We’ve spent a lot of time here in the RBN blogosphere discussing the trials and tribulations of natural gas producers in the Marcellus and Utica shales who are “trapped behind the pipe,” unable to get sufficient takeaway capacity to move supply to market (both within and outside the U.S. Northeast region) where they could get a higher price for their gas. Pipeline companies have ponied up billions of dollars to build lots of pipe to alleviate these constraints and much more investment is planned. Of course, those pipelines and their committed shippers hope that the investment will pay off long-term – that the economics for building the pipe will justify the cost. The pipeline will have scores of engineers, lawyers and accountants to figure that out. But what if you just want to make a quick-and-dirty estimate of the economics? Well, there is a way.
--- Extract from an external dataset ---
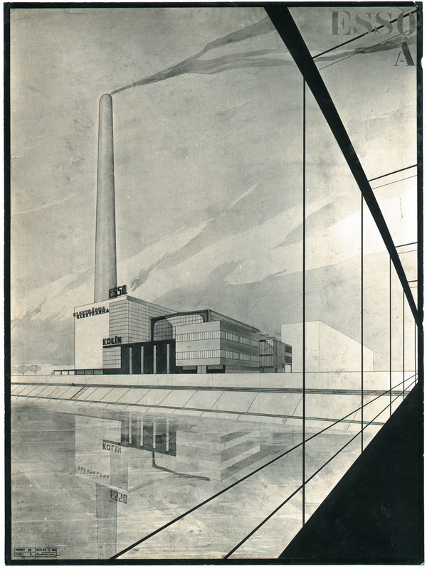 Perspektiva k zastavovacímu plánu (pohled z železničního mostu). Fotografie koláže 18x24 cm.

In today’s blog, we walk through the factors you need to consider when your boss runs in and asks, “Hey—what would it cost to move gas there in a new pipe?”
New pipeline development is driven by both necessity and opportunity, and as we showed in Part 1 of this series, nowhere has that been truer in recent years than in the U.S. Northeast natural gas market, where a combination of rapid gas production growth in the Marcellus/Utica shale and a shortage of outbound transportation capacity from those areas has created pockets of extreme prices: exceptionally low prices near the supply growth and brief but extreme price spikes during peak demand periods in the populated demand centers, particularly New York and parts of New England. That reality has not been lost on midstream developers, who are competing to bridge the gaps. RBN’s Midstream Infrastructure Database Interface (MIDI) is currently tracking 24 natural gas pipeline projects specifically designed to add another 18 Bcf/d in takeaway capacity out of the Northeast producing areas and reach growing demand markets both within and outside the Northeast region, all by 2019. But as we also noted in Part 1, even in a market like the Northeast, there is a certain level of market uncertainty and financial risk involved, both for the developer and the shippers who make long-term commitments to the capacity beforehand, not to mention the cut-throat competition when there are that many pipes competing for what is now flattening supply growth. Lately, the news out of the pipeline sector suggests that some projects are buckling under the pressure. In recent weeks, several natural gas projects have announced cancellations and delays, due to both regulatory issues and market risk. Of course, these decisions aren’t taken lightly and can’t be boiled down to simple math. But as we alluded to last time, we do have a model – more like a rule of thumb – we like to use as a first-glance litmus test for the rough economics of a new, greenfield (stand-alone) pipeline project. So today we’ll walk through an example of how it works. Our example is from the perspective of a Marcellus producer targeting the New England consumption market, where they occasionally see price spikes during peak winter heating season because of pipeline constraints that limit the availability of gas supply.
Here’s your predicament: You work for a producer in the Marcellus Shale and your boss notices that over the course of a year of the past few years there is always a price difference between your supply price at Tennessee Gas Pipeline’s Zone 4 (TGP-Z4) pricing hub and the consumption market located about 500 miles away in Boston. It is over a dollar per MMbtu most of the time, and for a few weeks in the winter the differential blows out, running up over $30/MMbtu, and blasting to more than $70/MMbtu back during the Polar Vortex winter of 2013-14. Wouldn’t it be nice to have capacity on a 500-mile pipeline that would take gas from the Marcellus to Boston (see map in Figure 1 – Any resemblance between this hypothetical pipeline and any recently cancelled pipeline project is purely coincidental).